Но Горталов и не думал расставаться со своим убежищем, словно налет еще продолжался, и только когда Тентенников совсем близко подошел к щели, он почувствовал: случилось непоправимое…
Тентенников нетерпеливо нагнулся над щелью. Горталов лежал на дне, зарывшись лицом в песок. По его спине текла кровь, и ноги были странно выворочены: смертельно раненный, он, должно быть, пытался еще выбраться из щели…
Наскоро закидав щель песком и камнями и положив на могильный холмик обломок лежавшего неподалеку пропеллера, Тентенников подошел к самолету.

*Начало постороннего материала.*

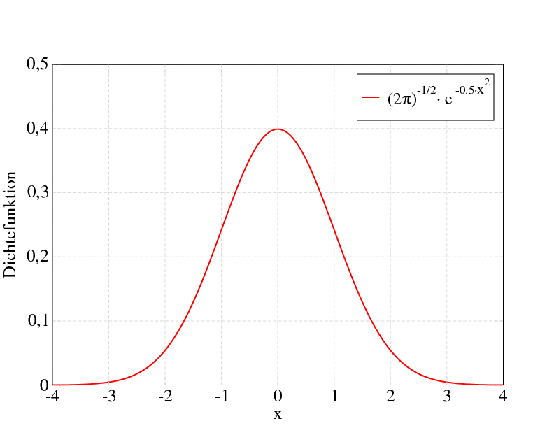 Dichtefunktion der Standardnormalverteilung.

Теперь уже нельзя было медлить с решением. И у Тентенникова оставалась только одна забота: он никак не мог решить, что следует сделать с самолетом. Поджечь его и уехать на автомобиле? Пока был жив Горталов, Тентенников не смел надеяться на то, что доведется подняться самому в небо. Но теперь… ни одного летчика нет поблизости, во всей округе, может быть, на пятьдесят километров. Все эти годы Тентенников изредка летал на учебных самолетах, но и машину, на которой летал Горталов, — знал хорошо… Поднявшись на истребителе, он еще может надеяться, что удастся спасти самолет…
И деятельная натура Тентенникова подсказала ему единственно возможный выход. Он подымется в небо, а автомобиль взорвет. Полетит на восток, на тот аэродром, где ждут его сейчас боевые друзья. «А если доведется встретить в небе немецкие истребители? Что же, тогда приму бой, буду драться до тех пор, пока не собью врага… либо пока не собьют меня. Нет, почему же обязательно собьют? Конечно, в пятьдесят шесть лет нет у меня верткости в небе, которой наделены двадцатилетние, но ведь зато у молодых фашистов с железными крестами смелости меньше, чем у советских людей!»
…Предскажи кто-нибудь Тентенникову месяц назад, что это случится, старый летчик, конечно, не поверил бы. И вот самое удивительное произошло: он, пятидесятишестилетний старик, ведет истребитель, — кто знает, может быть, через полчаса, через пятнадцать минут он вступит в бой с немцем…
Он летел на тот аэродром, где сейчас находились Ванюшка и Уленков. Как удивятся они, когда увидят на летном поле самолет, приведенный Тентенниковым!
Поистине, более необычного дня не было в его жизни.